The biggest disappointment for me was David Mamet's State and Main, an intentional throwback to the George Kaufman/Moss Hart plays of the '30s and '40s -- The Man Who Came to Dinner-type entertainment. This one is very thin, underwritten by Mamet and complacently acted by several of our best thespians (Philip Seymour Hoffman, William H. Macy). There are too many one-liners that don't work, too many elaborate joke set-ups that aren't carried to punch lines. The plot has a movie company taking over a New Hampshire town (actually Manchester-by-the-Sea) after having had to leave its previous place of shooting. The problem is that the leading man (a funny Alex Baldwin) has a propensity for underage girls. "Everybody's got a hobby," is how he rationalizes it.

Macy plays the film's director, Julia Stiles is the new jailbait temptation for Baldwin, and Hoffman is the screenwriter, who finds himself falling in love (a lack-of-chemistry coupling) with local bookseller Rebecca Pidgeon, Mamet's real-life wife. I should mention that other American critics at Montreal concluded that State and Main is dandy and extremely humorous. (Sigh!) Yet all agreed that Pidgeon's nice-girl part is much too much on screen.

My surprise pleasure at Montreal was the offputting-sounding The Lifestyle: Group Sex in the Suburbs, a documentary about committed swingers made by David Schisgall, a one-time undergraduate film student at Harvard University ("Alfred Guzzetti's intense, quiet devotion to the highest form of cinema, documentary, gave me my calling"). He put in crazy years of dues working in Cambridge as Errol Morris's assistant -- a job that included, he admitted to me, entering Fred Leuchter's house and coming away with the at-Auschwitz tape that's the horrendous centerpiece of Mr. Death: The Rise and Fall of Fred A. Leuchter, Jr.

Shooting The Lifestyle, the 32-year-old Schisgall, said, "I was immediately engaged in an Oedipal struggle with Errol, attempting to make an X-rated Gates of Heaven." Indeed, Schisgall's lower-middle-class white-and-overage swingers are not far afield from Gates of Heaven's blue-haired pet-cemetery people. "It's the same self-created utopian vision, which to outsiders seems at best banal but is beautiful from their perspective. Errol had fully covered death.
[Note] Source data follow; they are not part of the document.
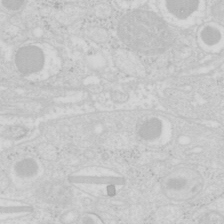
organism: Mouse
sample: Pancreas
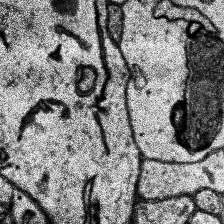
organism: Human
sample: Temporal Lobe
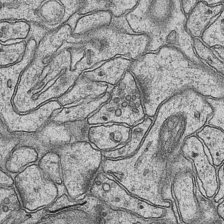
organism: Mouse
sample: CA1 Hippocampus
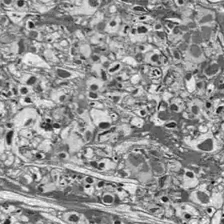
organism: Drosophila
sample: Optic lobe
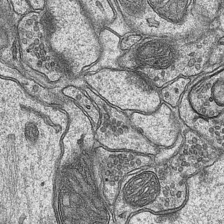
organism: Mouse
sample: CA1 Hippocampus
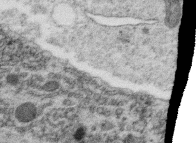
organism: C. elegans
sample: C. elegans oocyte; sperm cells
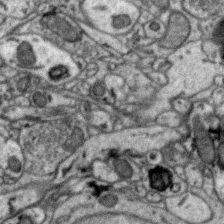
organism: Zebra finch
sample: Brain
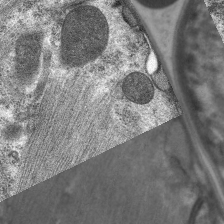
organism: C. elegans
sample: Pharynx
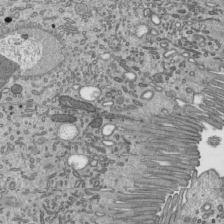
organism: Mouse
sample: Mouse epididymis efferent ductule cilia
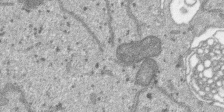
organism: Human
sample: Lung epithelial cells infected with SARS-CoV-2
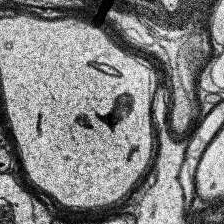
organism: Human
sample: Temporal Lobe
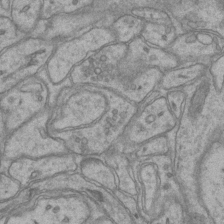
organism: Mouse
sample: CA1 Hippocampus
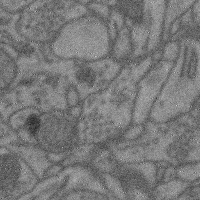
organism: Mouse
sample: Cerebral cortex
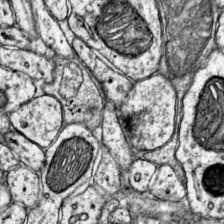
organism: Mouse
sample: Primary visual cortex
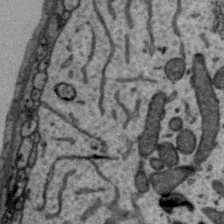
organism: Zebra finch
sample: Brain
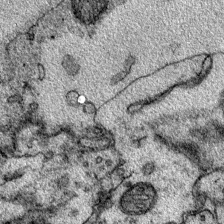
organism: Mouse
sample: Primary visual cortex
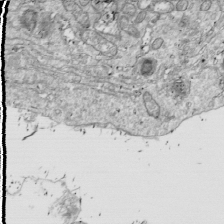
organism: Drosophila
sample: Cell division; meiosis; drosophila spermatocytes
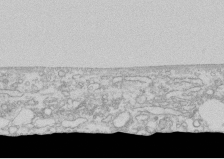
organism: Human
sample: CRL-1474
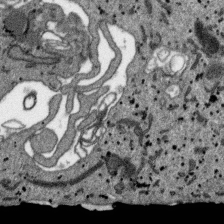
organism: Human
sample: Lung epithelial cells, uninfected (mock) control
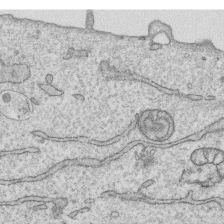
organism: Human
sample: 1205lu cells
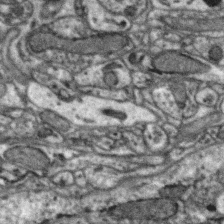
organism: Zebra finch
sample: Brain
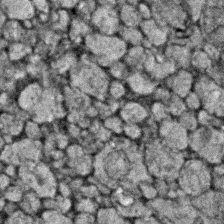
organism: Zebrafish
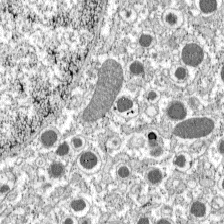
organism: C57BL Mouse
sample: Pancreatic islet
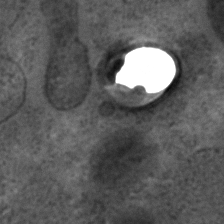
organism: C. elegans
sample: C. elegans embryo
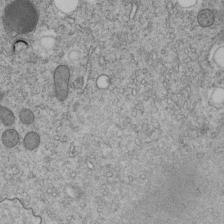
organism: C. elegans
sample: C. elegans embryo early stage
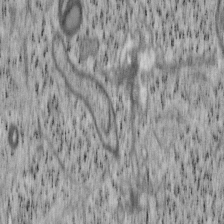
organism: Human
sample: HeLa cells
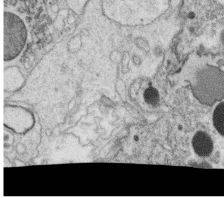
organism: C. elegans
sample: C. elegans oocyte; sperm cells
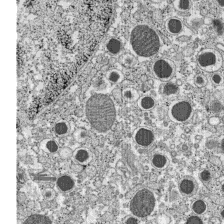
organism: C57BL Mouse
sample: Pancreatic islet
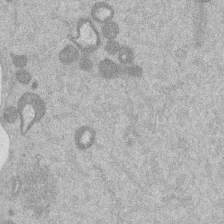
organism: Mouse
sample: Dividing mouse embryo 1 cell stage
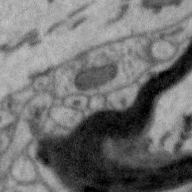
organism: Zebra finch
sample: Brain
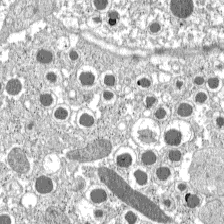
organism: C57BL Mouse
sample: Pancreatic islet
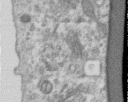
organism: Human
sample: Centriole in RPE cells
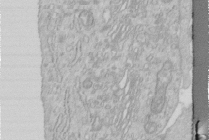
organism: Human
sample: Centriole in RPE cells
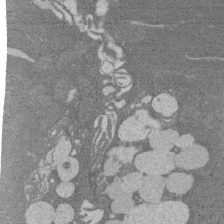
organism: Rat
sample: Salivary granule
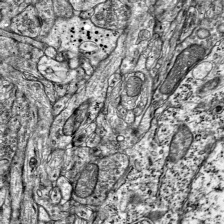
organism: Mouse
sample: Visual Cortex
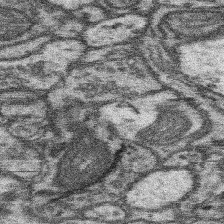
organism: Mouse
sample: Somatosensory cortex neuropil
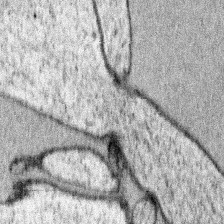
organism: Human
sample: HeLa cells
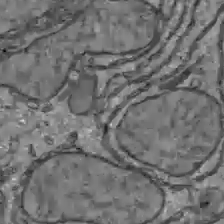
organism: C57BL Mouse
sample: Liver
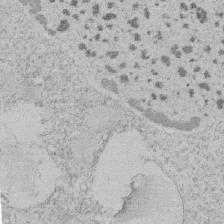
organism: Tetrahymena
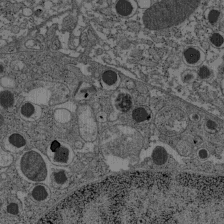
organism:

I covered sex, what's left?"

But the group sex has kept The Lifestyle out of Boston so far, though the film has had successful runs in New York, San Francisco, and Los Angeles. Schisgall explained, "One Boston exhibitor said my film was `disgusting.' It would be a great personal disaster not screening in Boston, but there's a 400-year-tradition of avoiding cutting-edge portraits of sex."
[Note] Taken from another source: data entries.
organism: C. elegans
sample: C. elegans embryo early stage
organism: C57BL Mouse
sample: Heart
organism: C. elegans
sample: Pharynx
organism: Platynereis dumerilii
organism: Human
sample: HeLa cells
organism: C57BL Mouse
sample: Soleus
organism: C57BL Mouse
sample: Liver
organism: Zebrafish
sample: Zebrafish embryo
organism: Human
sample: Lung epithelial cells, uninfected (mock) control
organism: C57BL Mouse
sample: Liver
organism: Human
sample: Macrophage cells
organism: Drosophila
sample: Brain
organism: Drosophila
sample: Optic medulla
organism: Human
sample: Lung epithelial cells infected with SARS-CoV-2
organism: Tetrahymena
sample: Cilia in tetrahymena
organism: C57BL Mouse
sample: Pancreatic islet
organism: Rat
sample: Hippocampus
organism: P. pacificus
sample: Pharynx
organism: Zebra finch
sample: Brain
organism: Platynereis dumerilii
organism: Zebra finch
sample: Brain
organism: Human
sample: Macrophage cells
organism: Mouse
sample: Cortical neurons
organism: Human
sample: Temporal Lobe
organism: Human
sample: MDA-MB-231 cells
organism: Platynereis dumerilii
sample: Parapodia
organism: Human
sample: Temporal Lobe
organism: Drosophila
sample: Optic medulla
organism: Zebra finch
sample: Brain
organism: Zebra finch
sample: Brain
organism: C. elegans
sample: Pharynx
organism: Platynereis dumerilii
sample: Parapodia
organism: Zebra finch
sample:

Meanwhile, Schisgall is getting married this month to Eugenia Peretz, a writer for Vanity Fair. His connubial thoughts: "My movie shows swingers who teach you that a good marriage shouldn't inhibit you but should open both people to new experiences and incredible adventures they could never have as individuals."

PS: The Lifestyle will play at the Harvard Film Archive in November, according to associate curator John Gianvito, who's a fan of Shisgall's film.